Что касается ситуации, когда всё вроде бы нормально и мы знаем, что в этом водоёме было много рыбы, а вдруг её не стало, экологам и такая ситуация понятна и известна, но "обычным" людям – не всегда. Речь о таком понятии как "продукция". Если мы говорим про биомассу, то это когда я выловил, например, 10 кг рыбы. А что такое продукция? Это непонимание рождает вопрос, куда ушла рыба? Приведу простой пример: я или вы пошли в банк, у вас есть какие-то деньги, и положили их на счет. Эти деньги, которые вы положили в банк – ваша биомасса, биомасса в природе. И вы хотите жить на эти проценты. Когда они "набегают", вы их снимаете, живёте на них, они опять нарастают. Эти проценты ‒ продукция. Если вы будете изымать из экосистемы продукцию, у вас никогда водоём не будет без рыбы. Сложность в том, что в банке вы понимаете, сколько “рыбы” и где она, а в природе непонятно. Это связано с методами оценки продукции. Если мы говорим о первичной продукции, это водоросли, продуценты, которые с помощью солнечной энергии, воды, углекислого газа, фотосинтеза синтезирует органическое вещество из неорганического. Это первичная еда для всех, для нас в том числе. Без этого у нас не будет жизни. А далее по цепочке: кто-то поедает эти водоросли или растения, тех, кто поедают растения, поедают хищники, хищников – другие хищники, второго, третьего порядков и так далее. Так выстраивается пирамида.
Вылов рыбы, соответствующий норме, должен составлять очень небольшую величину от первичной продукции. Это максимум 0,1-0,2% от годовой первичной продукции водорослей. Эта продукция – скорость образования органического вещества в единицу времени, например за год, месяц, день. Первичную продукцию, водоросли, мы можем измерить. Для этого есть скляночный метод и другие, с использованием измерительных приборов. А продукцию консументов – животных, в том числе рыб, мы измерить не можем. Мы её можем только рассчитать. В этом сложность. Чтобы понять, чем отличается продукция от биомассы рыб, нужно некое системное мышление, а ещё лучше – доверие рыбоохранным институтам, которые дают квоты, рассчитывают продукцию на основе возможного изъятия рыбы, чтобы не погубить её основной капитал, биомассу, хотя мы ловим и едим биомассу. Видите, как здесь всё сложно.
С лососевыми рыбами, которые обитают у нас [на Дальнем Востоке], которыми наша страна пока ещё гордится, не знаю, правда, долго ли, ещё сложнее, потому что лососевые обитают в пресных водах, они здесь размножаются. И это очень серьезный момент, потому что мы должны им дать возможность размножиться, если мы это не сделаем, у нас исчезнут лососевые. Чтобы размножиться, какие-то рыбы идут в реки, какие-то в озера. В реках они поднимаются в верховья. Для речной системы это стресс, нашествие. К этому стрессу личинки насекомых уже приспособились, они знают, когда придут лососевые и к этому времени вылетают, становятся имаго и находятся уже где-то в другой среде.
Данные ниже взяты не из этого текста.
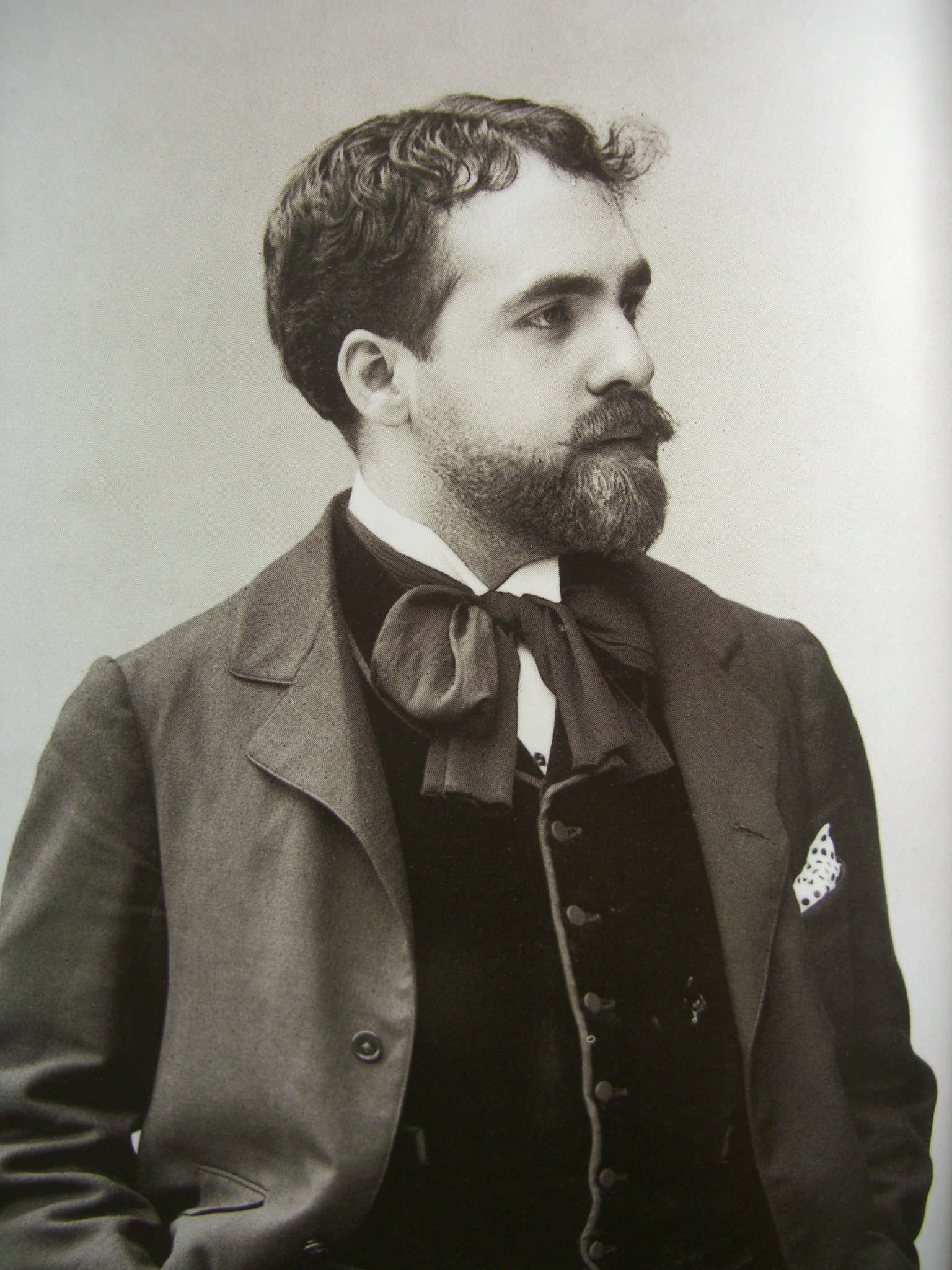 Reynaldo Hahn (1874-1947), chef d’orchestre et compositeur français.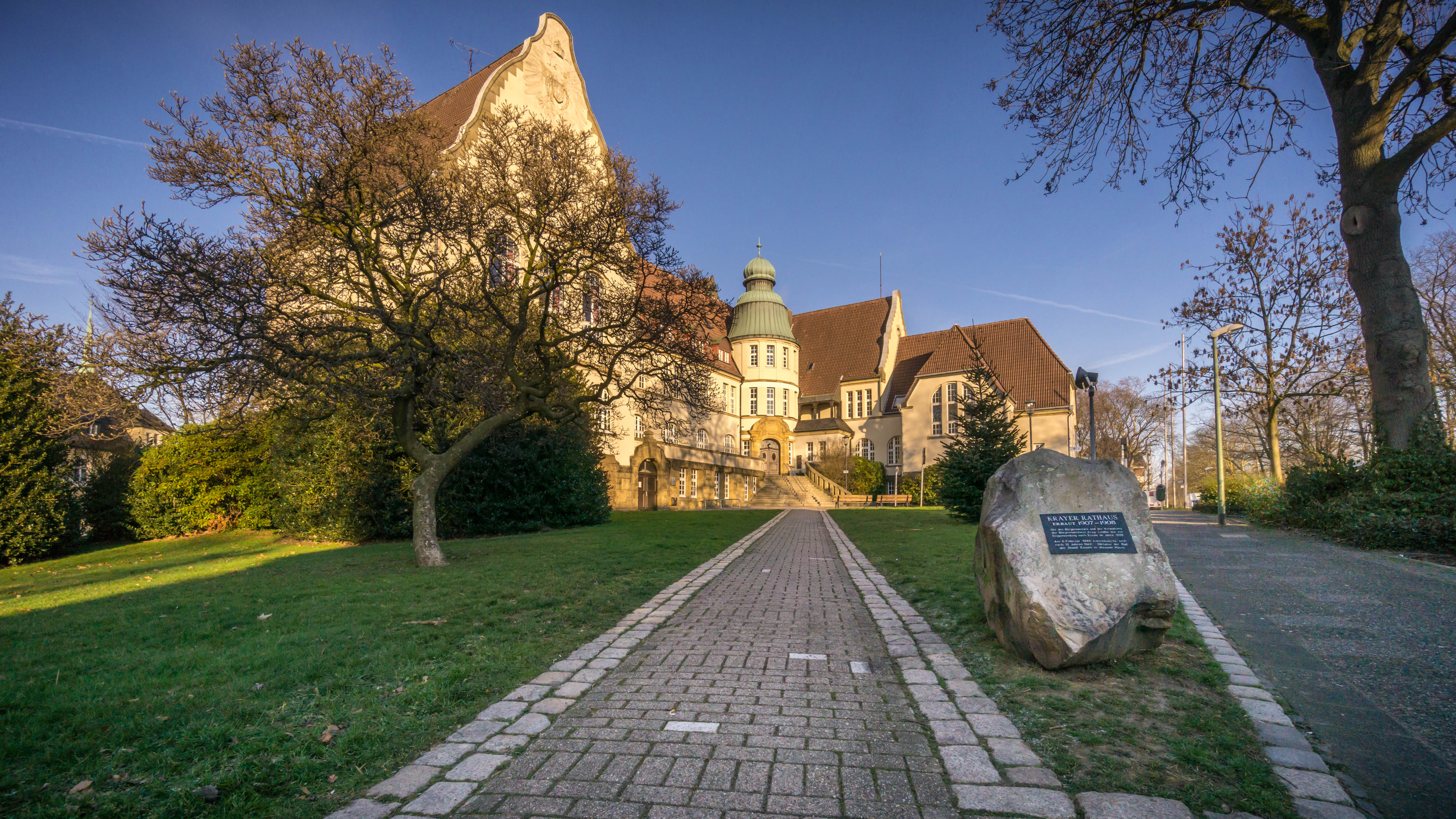 Totalansicht vom Krayer Rathaus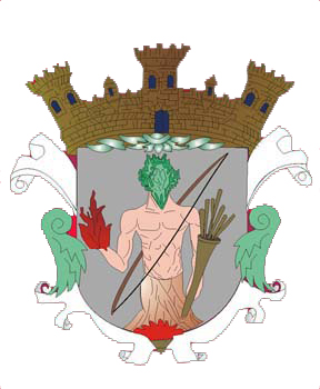 Stemma Mezquitic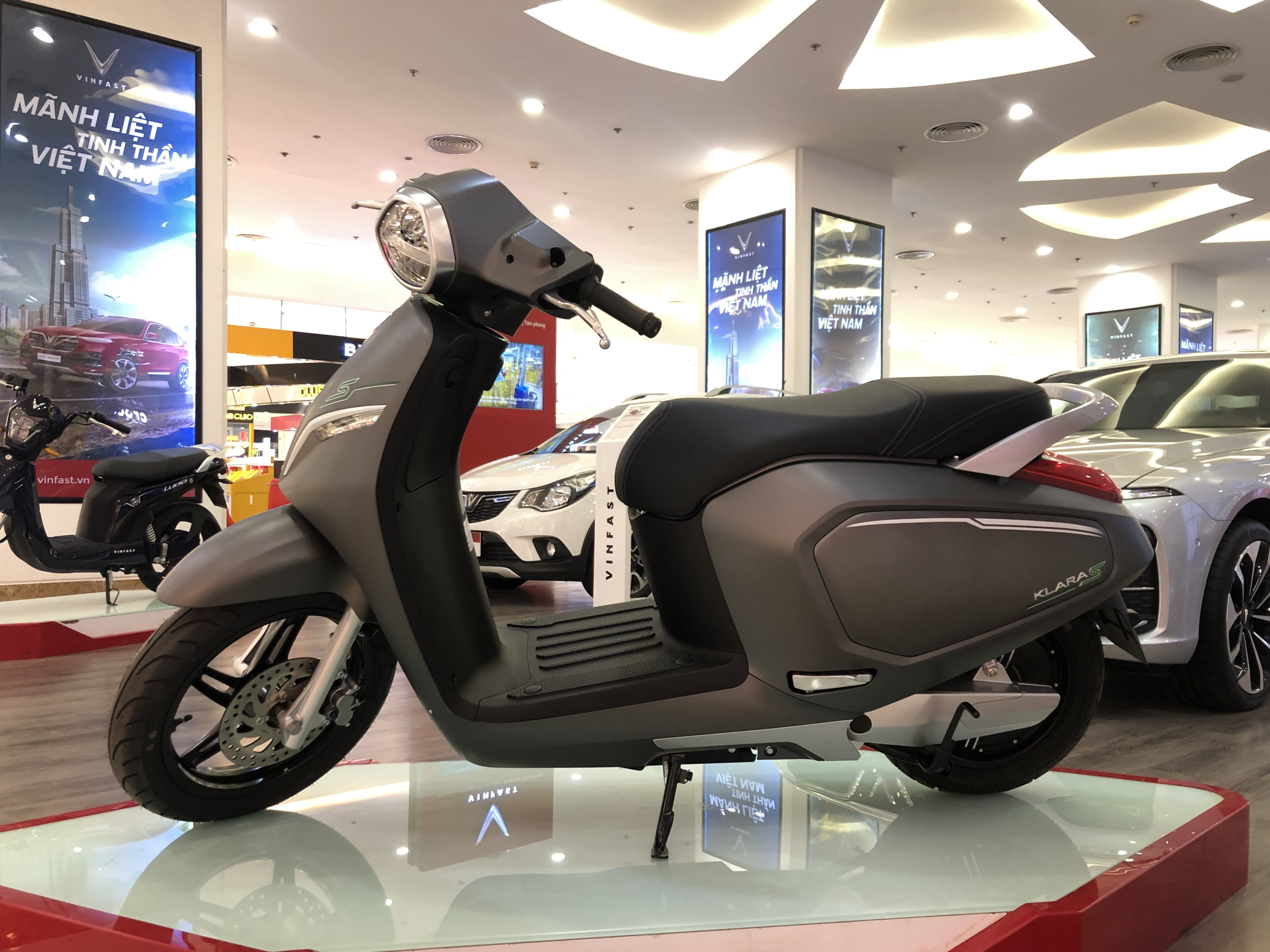 Xe máy điện VinFast Klara S tại Times City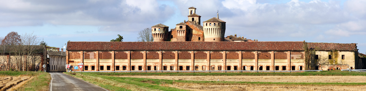 Panorama di Valeggio (PV) provenendo da Scaldasole, con il cascinale che racchiude il castello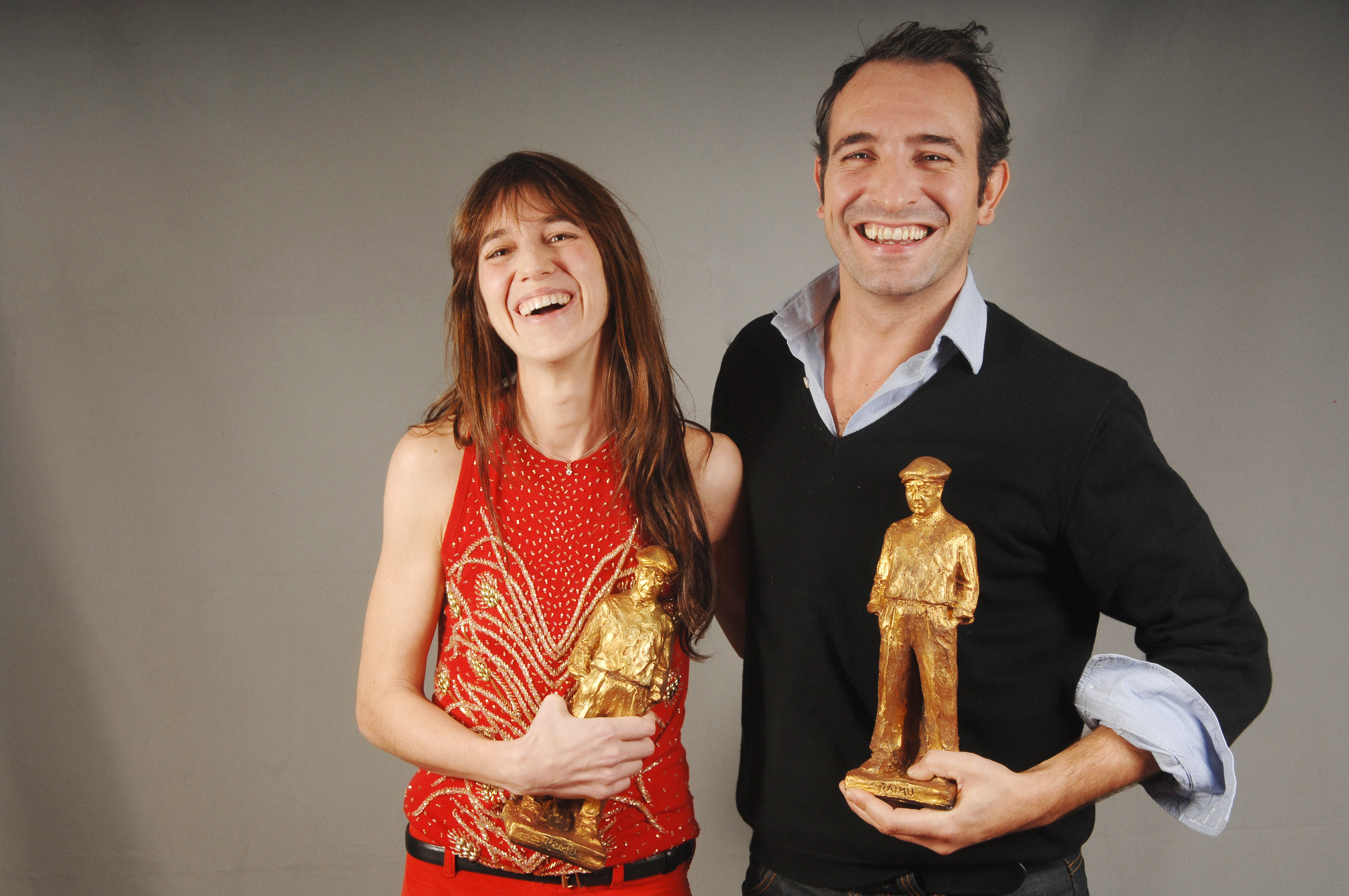 Charlotte Gainsbourg et Jean Dujardin lors de la 2ème cérémonie des Raimu de la Comédie.

В это время идут лососевые. Своими хвостами они перекапывают гальку и откладывают туда икру, в поток грунтовых вод, в нерестовые бугры. Что у нас творится сейчас? Как я и говорил, всё зависит от водосбора, но у нас сейчас, особенно на Дальнем Востоке, в сухой сезон, летом, очень распространены пожары. У нас выгорают гигантские территории. Гигантские, и это я видел своими глазами. Когда вы едете на “ГАЗ-66” по Хабаровскому краю в течение 3-х суток и вокруг одни "гари", это производит очень сильное впечатление. И на самолете тоже все это видно. Весь восточный, юго-восточный участок Охотского моря – всё выгоревшие территории. Самое страшное, там не происходит лесовозобновление, потому что в результате частых пожаров происходит очень быстрое опустынивание территорий. Напомню, климатом регулируются полог и площади пустых территорий. Что из-за этого происходит? Банальные вещи – реки мелеют. Их водоносность уменьшается, потому что, если прошёл дождь, он быстро скатывается в море и нигде не задерживается. Второе, самое главное для лососевых: даже если они прошли эти реки, у нас наступает достаточно суровая зима, открытый участок со всеми нерестовыми буграми просто промерзает. Таким образом мы не получаем нужного воспроизводства. Может, на каких-то отдельных участках оно сохраняется, но всё равно, это очень тревожный фактор. И это я не говорю о загрязнениях и других серьезных вещах антропогенного влияния.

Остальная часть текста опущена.